2 Ms McEwan has applied to “withdraw” that proceeding by an interlocutory application, filed earlier this month. She has not filed a notice of discontinuance in accordance with Form 48. However, it is clear to the point of demonstration that, having regard to her interlocutory application, as well as an exchange with her, that by “withdraw” in her interlocutory application, she means discontinue.
3 There is no point in insisting upon Ms McEwan filing a notice in Form 48. It is quite sufficient to deem the interlocutory application filed by her to take affect as if it were a notice in Form 48.
4 It is Ms McEwan’s perfect right to discontinue a proceeding. In my view, she does not need leave to do this. That is because, having regard to r 26.12(2)(a)(ii) of the Federal Court Rules 2011 (Cth), the proceeding being one continuing on pleadings (there is a statement of claim filed). Pleadings have not yet closed (there is no defence filed as yet).

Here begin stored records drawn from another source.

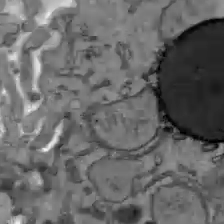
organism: C57BL Mouse
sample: Liver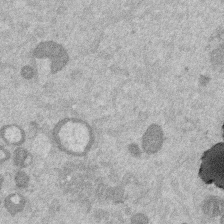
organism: Mouse
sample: Dividing mouse embryo 1 cell stage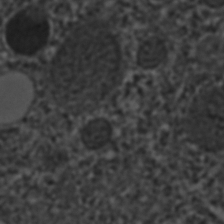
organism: C. elegans
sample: C. elegans embryo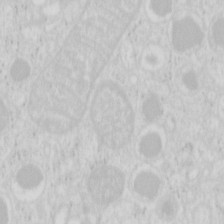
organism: Mouse
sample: Pancreas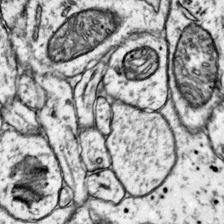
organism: Mouse
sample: Primary visual cortex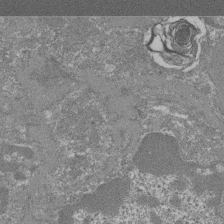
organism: Mouse
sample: Glomerulus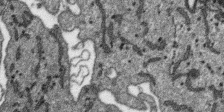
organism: Human
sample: Lung epithelial cells infected with SARS-CoV-2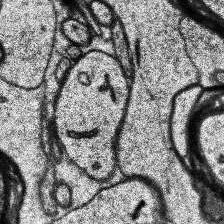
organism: Human
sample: Temporal Lobe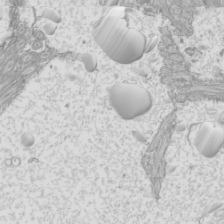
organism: Mouse
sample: Cilia; mouse epididymis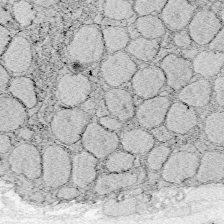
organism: Zebrafish
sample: Whole-Brain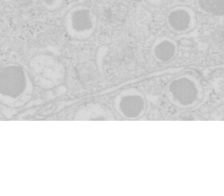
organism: Mouse
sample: Pancreas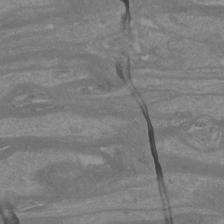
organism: Mouse
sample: Cortical neurons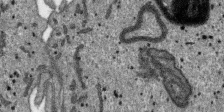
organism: Human
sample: Lung epithelial cells, uninfected (mock) control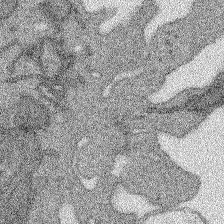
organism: Human
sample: HeLa cells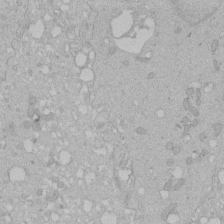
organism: Human
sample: Melanocyte Keratinocyte synapse skin construct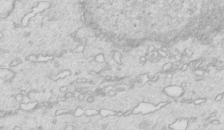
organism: Mouse
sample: Multiciliated cells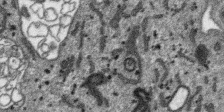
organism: Human
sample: Lung epithelial cells infected with SARS-CoV-2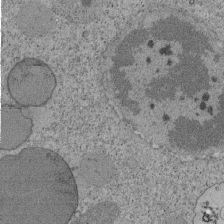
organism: Tetrahymena
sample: Cilia in tetrahymena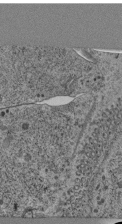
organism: C. elegans
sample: C. elegans pharynx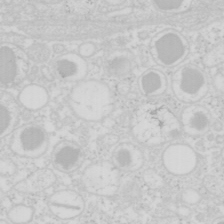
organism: Mouse
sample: Pancreas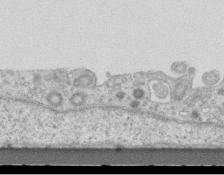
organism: Mouse
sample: Centriole in ependymal cells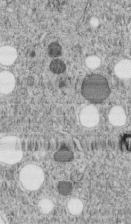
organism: C. elegans
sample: C. elegans embryo early stage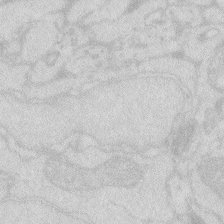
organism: Zebrafish
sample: Macrophage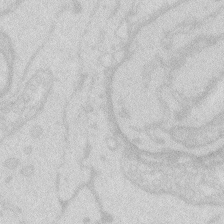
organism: Zebrafish
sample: Macrophage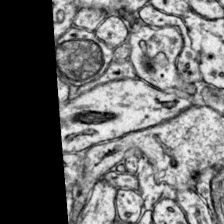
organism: Mouse
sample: Primary visual cortex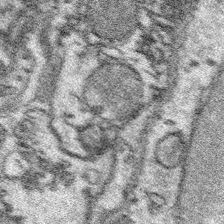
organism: Platynereis dumerilii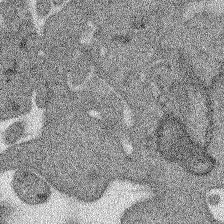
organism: Human
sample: HeLa cells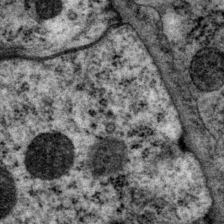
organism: P. pacificus
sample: Pharynx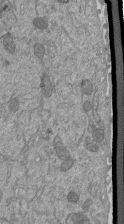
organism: Mouse
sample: ED-1 cell nuclei; centrioles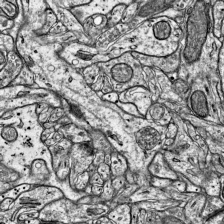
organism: Mouse
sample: Visual Cortex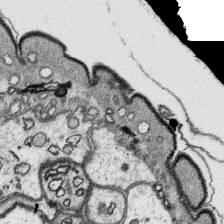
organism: Platynereis dumerilii
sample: Parapodia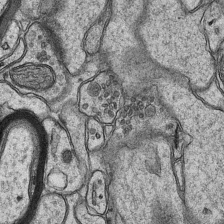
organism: Mouse
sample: CA1 Hippocampus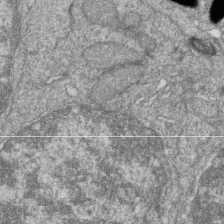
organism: Zebrafish
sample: Cilia; retinal pigment epithelium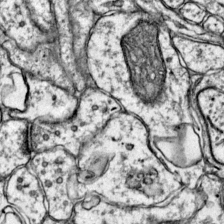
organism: Mouse
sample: Primary visual cortex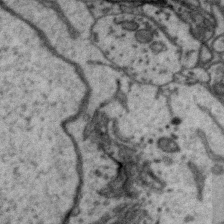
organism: Zebra finch
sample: Brain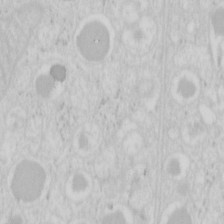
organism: Mouse
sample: Pancreas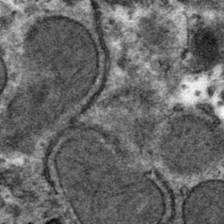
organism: Mouse
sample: Mouse hepatocytes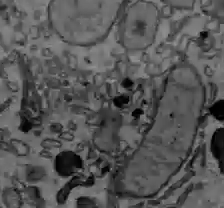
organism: C57BL Mouse
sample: Liver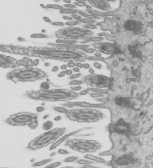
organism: Mouse
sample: Mouse epididymis efferent ductule cilia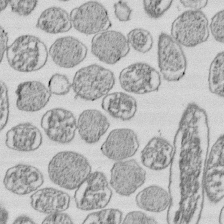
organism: E. coli
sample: Bacterial nucleoid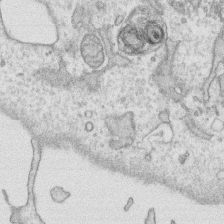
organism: Human
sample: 1205lu cells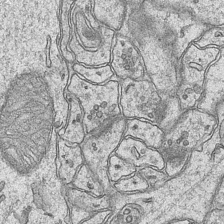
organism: Mouse
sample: CA1 Hippocampus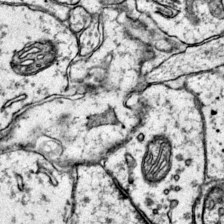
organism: Mouse
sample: Primary visual cortex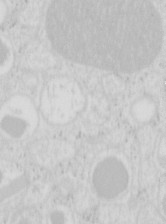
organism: Mouse
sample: Pancreas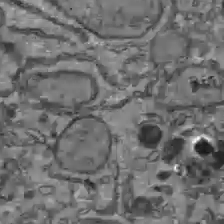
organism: C57BL Mouse
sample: Liver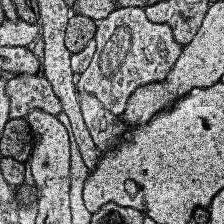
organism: Human
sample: Temporal Lobe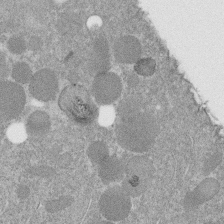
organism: C. elegans
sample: C. elegans embryo early stage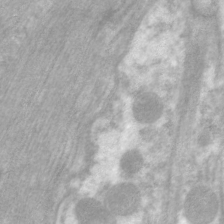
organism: C. elegans
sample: Pharynx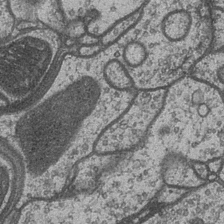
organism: Drosophila
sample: Optic medulla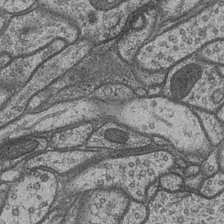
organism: Drosophila
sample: Optic medulla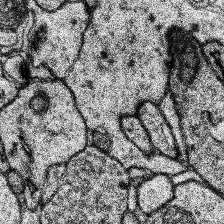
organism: Human
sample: Temporal Lobe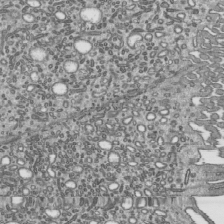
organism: Mouse
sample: Mouse epididymis efferent ductule cilia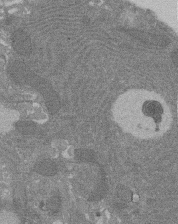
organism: Rat
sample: Salivary granule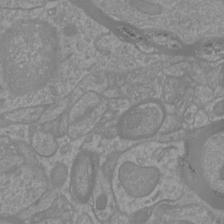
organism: Mouse
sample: Cortical neurons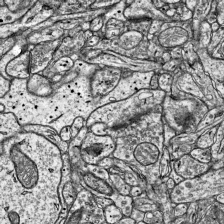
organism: Mouse
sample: Visual Cortex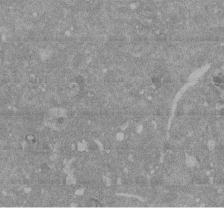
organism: Mouse
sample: ED-1 cell nuclei; centrioles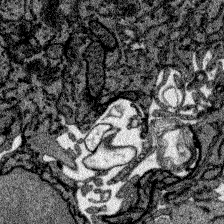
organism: Zebrafish
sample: Larval olfactory bulb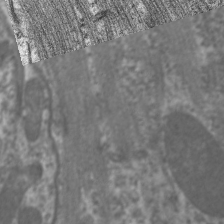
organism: C. elegans
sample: Pharynx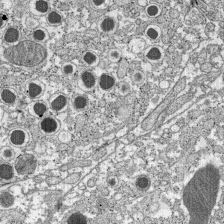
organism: C57BL Mouse
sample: Pancreatic islet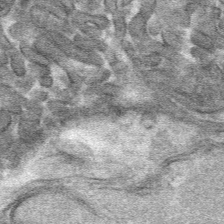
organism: Mouse
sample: Mouse hepatocytes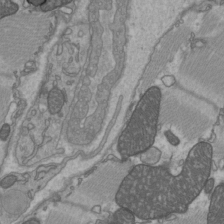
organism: C57BL Mouse
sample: Heart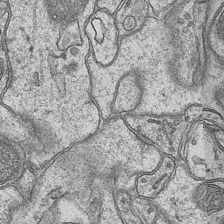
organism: Mouse
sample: CA1 Hippocampus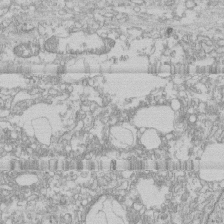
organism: Human
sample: CRL-1474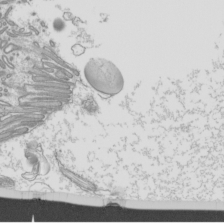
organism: Mouse
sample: Cilia; mouse epididymis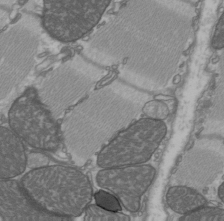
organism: C57BL Mouse
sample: Heart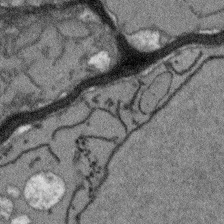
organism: Arabidopsis thaliana
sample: Root tip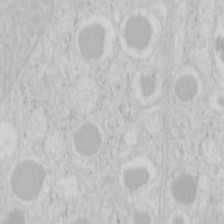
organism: Mouse
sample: Pancreas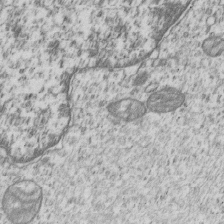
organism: Human
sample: MDA-MB-231 cells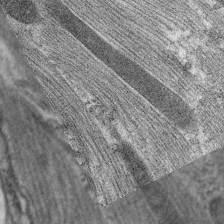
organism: C. elegans
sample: Pharynx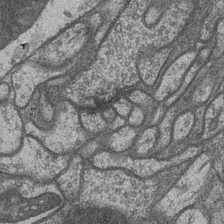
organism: Drosophila
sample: Optic medulla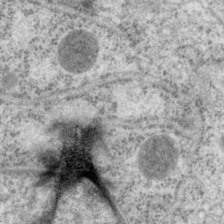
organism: P. pacificus
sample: Pharynx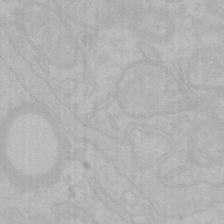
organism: Mouse
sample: Choroid plexus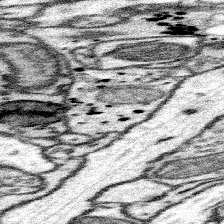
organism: Mouse
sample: Somatosensory cortex neuropil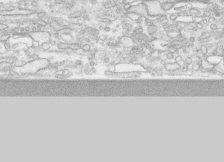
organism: Human
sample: CRL-1474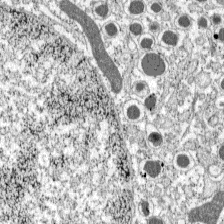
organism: C57BL Mouse
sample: Pancreatic islet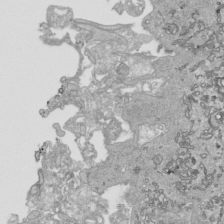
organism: Human
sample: Mitochondria in HCT116 cells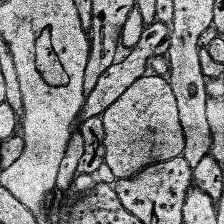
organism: Human
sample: Temporal Lobe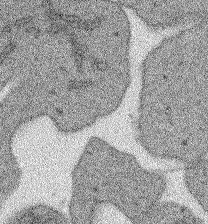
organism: Human
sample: HeLa cells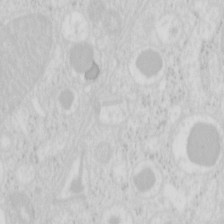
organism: Mouse
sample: Pancreas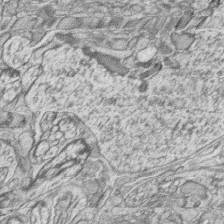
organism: Zebrafish
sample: synaptic ribbons in rod cells and cone cells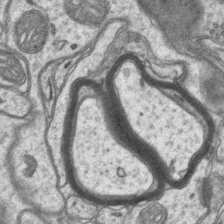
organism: Mouse
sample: CA1 Hippocampus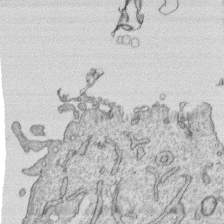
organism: Human
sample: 1205lu cells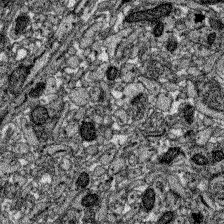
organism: Zebrafish
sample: Larval olfactory bulb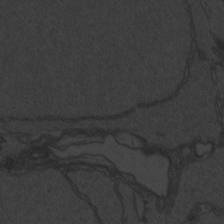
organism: Zebrafish
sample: Macrophage infected with Toxoplasma gondii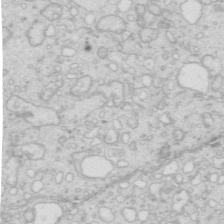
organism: Mouse
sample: Multiciliated cells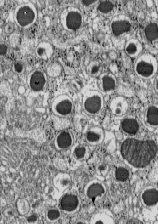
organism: C57BL Mouse
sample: Pancreatic islet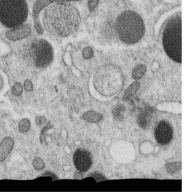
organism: C. elegans
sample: C. elegans oocyte; sperm cells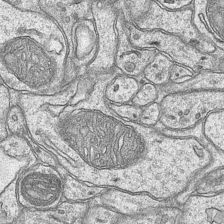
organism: Mouse
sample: CA1 Hippocampus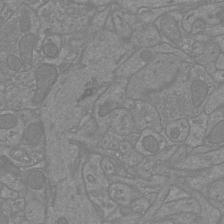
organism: Mouse
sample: Cortical neurons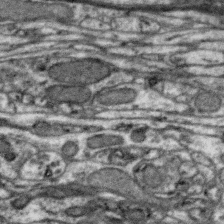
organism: Zebra finch
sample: Brain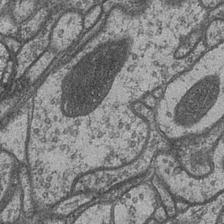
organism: Drosophila
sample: Optic medulla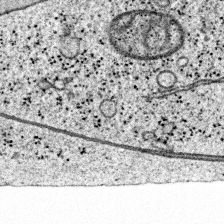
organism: Human
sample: HeLa cells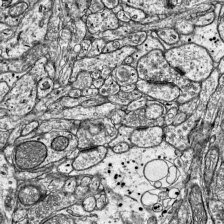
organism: Mouse
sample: Visual Cortex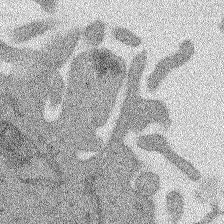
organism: Human
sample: HeLa cells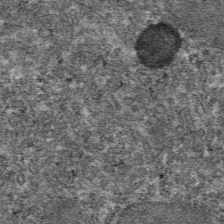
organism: Mouse
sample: Mouse hepatocytes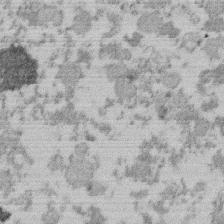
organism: Mouse
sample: Dividing mouse embryo 1 cell stage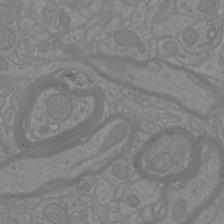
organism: Mouse
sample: Cortical neurons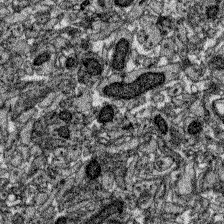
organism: Zebrafish
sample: Larval olfactory bulb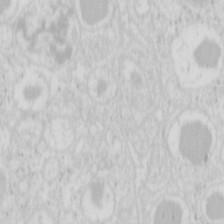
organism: Mouse
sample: Pancreas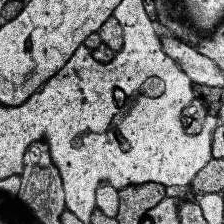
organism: Human
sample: Temporal Lobe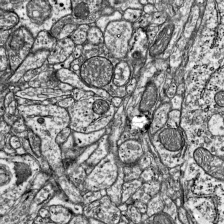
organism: Mouse
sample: Visual Cortex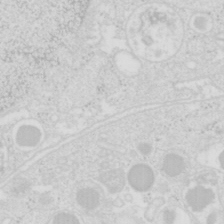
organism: Mouse
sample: Pancreas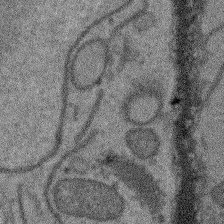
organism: Arabidopsis thaliana
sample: Root tip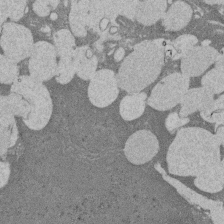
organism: Rat
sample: Salivary granule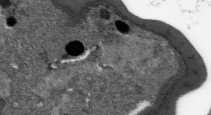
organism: Plasmodium falciparum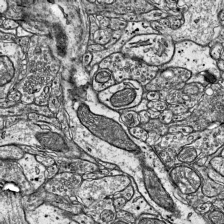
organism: Mouse
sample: Visual Cortex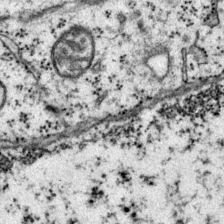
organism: Mouse
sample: Primary visual cortex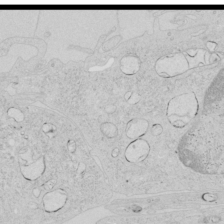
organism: Human
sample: Mitochondria in HCT116 cells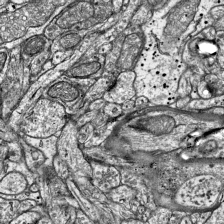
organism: Mouse
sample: Visual Cortex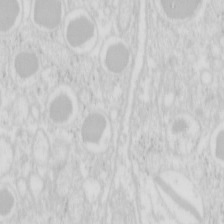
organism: Mouse
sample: Pancreas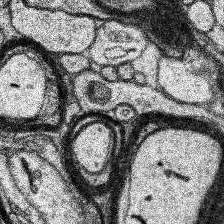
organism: Human
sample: Temporal Lobe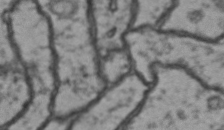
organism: Drosophila
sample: Brain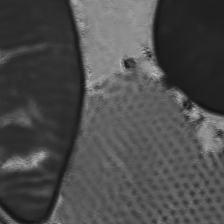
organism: C57BL Mouse
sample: Heart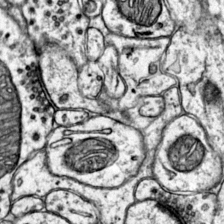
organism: Mouse
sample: Primary visual cortex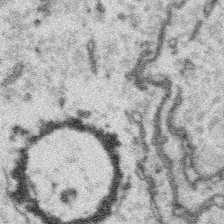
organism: Platynereis dumerilii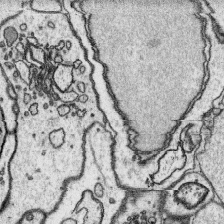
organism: Platynereis dumerilii
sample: Parapodia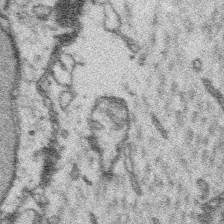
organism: Platynereis dumerilii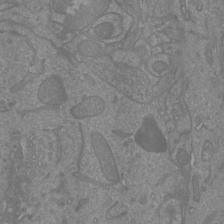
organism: Mouse
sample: Cortical neurons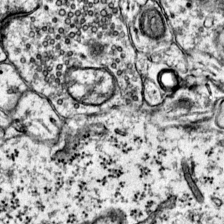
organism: Mouse
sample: Primary visual cortex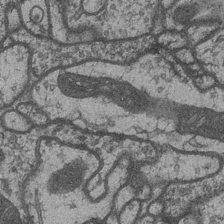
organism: Drosophila
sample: Optic medulla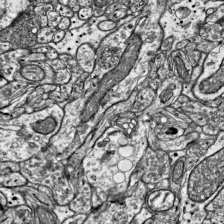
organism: Mouse
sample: Visual Cortex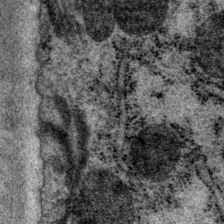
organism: P. pacificus
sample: Pharynx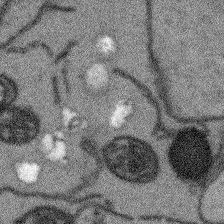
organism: Arabidopsis thaliana
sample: Root tip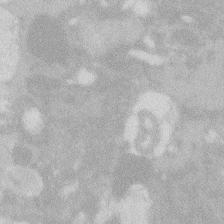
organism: Zebrafish
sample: Macrophage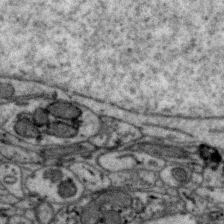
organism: Zebra finch
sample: Brain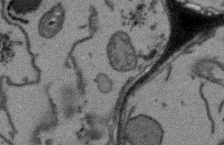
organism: Arabidopsis thaliana
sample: Root tip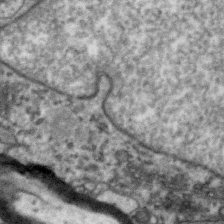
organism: Zebra finch
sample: Brain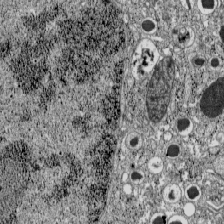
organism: C57BL Mouse
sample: Pancreatic islet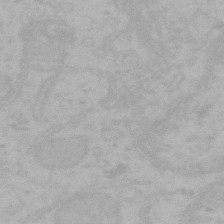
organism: Mouse
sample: Choroid plexus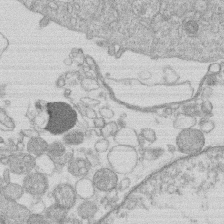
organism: Human
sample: Macrophage cells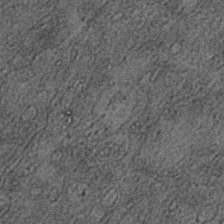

5 The effect however of r 26.12(7) is:
Unless the terms of consent or an order of the court provide otherwise, a party who files a notice of discontinuance under subrule (2) is liable to pay the costs of each other party in the proceeding in relation to the claim or part of the claim that is discontinued.
6 There is no consent and, moreover, it was made clear by the Information Commissioner and the Commissioner of Taxation this morning that each sought his costs. The question therefore is whether or not to relieve Ms McEwan from the consequence for which r 26.12(7), prima facie, provides?
7 As to that, Ms McEwan bears an onus of showing why the usual order as to costs should not be made: see Francis v Allen & Unwin (No 2) [2015] FCA 229, at [20]. The conduct of the parties in a matter and the reasons for discontinuance are always relevant in relation to whether or not, as a matter of judicial discretion, to relieve a party from the consequence for which the rules, prima facie, provide: see McKenzie v State of South Australia [2006] FCA 891, at [6].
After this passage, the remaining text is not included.